COURTING WOODCOCKS AND SNIPE
American woodcocks and Wilson's snipe are inland sandpipers that have several characteristics in common. Both kinds are camouflaged in their respective habitats, making them hard to spot. Both species have chunky bodies and long, straight beaks they use to probe in soil and mud after invertebrates to eat. Each kind has sensory receptors on the tips of their bills to detect prey underground. I see both these species at some time of the year in Lancaster County, Pennsylvania. Females of both species lay four eggs in a clutch laid on the ground. Chicks of these species hatch fluffy, camouflaged and ready to move about and feed themselves. And both kinds have intriguing, aerial courtship displays that attract females of each kind to mate and raise young, and discourage rival males of each species. Those courtship displays also make these species appealing to us.
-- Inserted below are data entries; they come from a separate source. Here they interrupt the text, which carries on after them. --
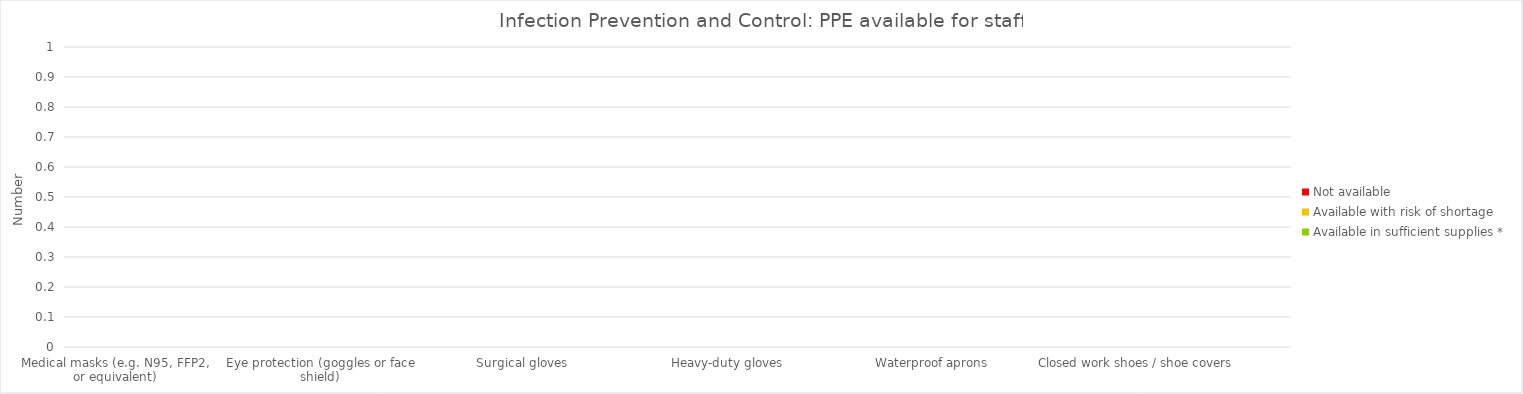
| Category | Available in sufficient supplies * | Available with risk of shortage | Not available |
|---|---|---|---|
| Medical masks (e.g. N95, FFP2, or equivalent) | 0 | 0 | 0 |
| Disposable surgical masks | 0 | 0 | 0 |
| Eye protection (goggles or face shield) | 0 | 0 | 0 |
| Examination gloves | 0 | 0 | 0 |
| Surgical gloves | 0 | 0 | 0 |
| Long-cuffed gloves | 0 | 0 | 0 |
| Heavy-duty gloves | 0 | 0 | 0 |
| Long-sleeved gown | 0 | 0 | 0 |
| Waterproof aprons | 0 | 0 | 0 |
| Surgical scrubs | 0 | 0 | 0 |
| Closed work shoes / shoe covers | 0 | 0 | 0 |
| Disposable surgical masks for patients with suspected COVID | 0 | 0 | 0 |

Male woodcocks start courting in Pennsylvania during warmer evenings in late February and continue most evenings, at sunset, into early May. About sunset, each male woodcock flies up from a dead-leaf- carpeted, successional woodland floor and out to a bare spot of ground in a nearby abandoned field. There he stands with his long bill on his chest and vocally "beeps" for about a minute. Then he takes off in swift, spiraling flight up and up, his wings whistling rhythmically all the while. At the height of his flight, he vocally sings, "tu, tu, tu, tu", over and over, while floating high on the wind. Then he plunges to that same bare spot in a field, or another one, and starts his routine again, and again. Only hunger or a receptive female woodcock releases him from his commitment to his intriguing, aerial displays.
Woodcocks nest on successional woodland floors in eastern North America. Their feather colors and patterns blend them into the dead-leaf covering of those woods floors to protect them where they live, probe for invertebrates in the loose, rich soil, and raise offspring.
Male Wilson's snipe also perform interesting aerial, courtship displays over moist, short-grass habitats, such as meadows. There breeding range includes Canada up to the Hudson Bay, Alaska and the very northern strip of the United States. Each snipe circles and dives over his nesting territory, often climbing high in the process. He flares his tail feathers as he ascends, causing air to rush over them, which creates a whirring, haunting "hu, hu, hu, hu, hu." That ethereal, winnowing sound is the best part of snipe courtship displays, well worth listening to.
Each female snipe nests on the ground, near water, in a short-grass habitat. Their feather coloring and pattern blends them into the color of bare ground along streams and ponds where they poke for invertebrates to ingest.
These inland sandpipers each have their own habitat, woodcocks in the woods and snipe in wet meadows. Having their own niche greatly reduces competition for invertebrate food between these species. And each kind of sandpiper has its own courtship display to attract females of each kind for mating and raising chicks. As always, nature, created by God, is absolutely wonderful.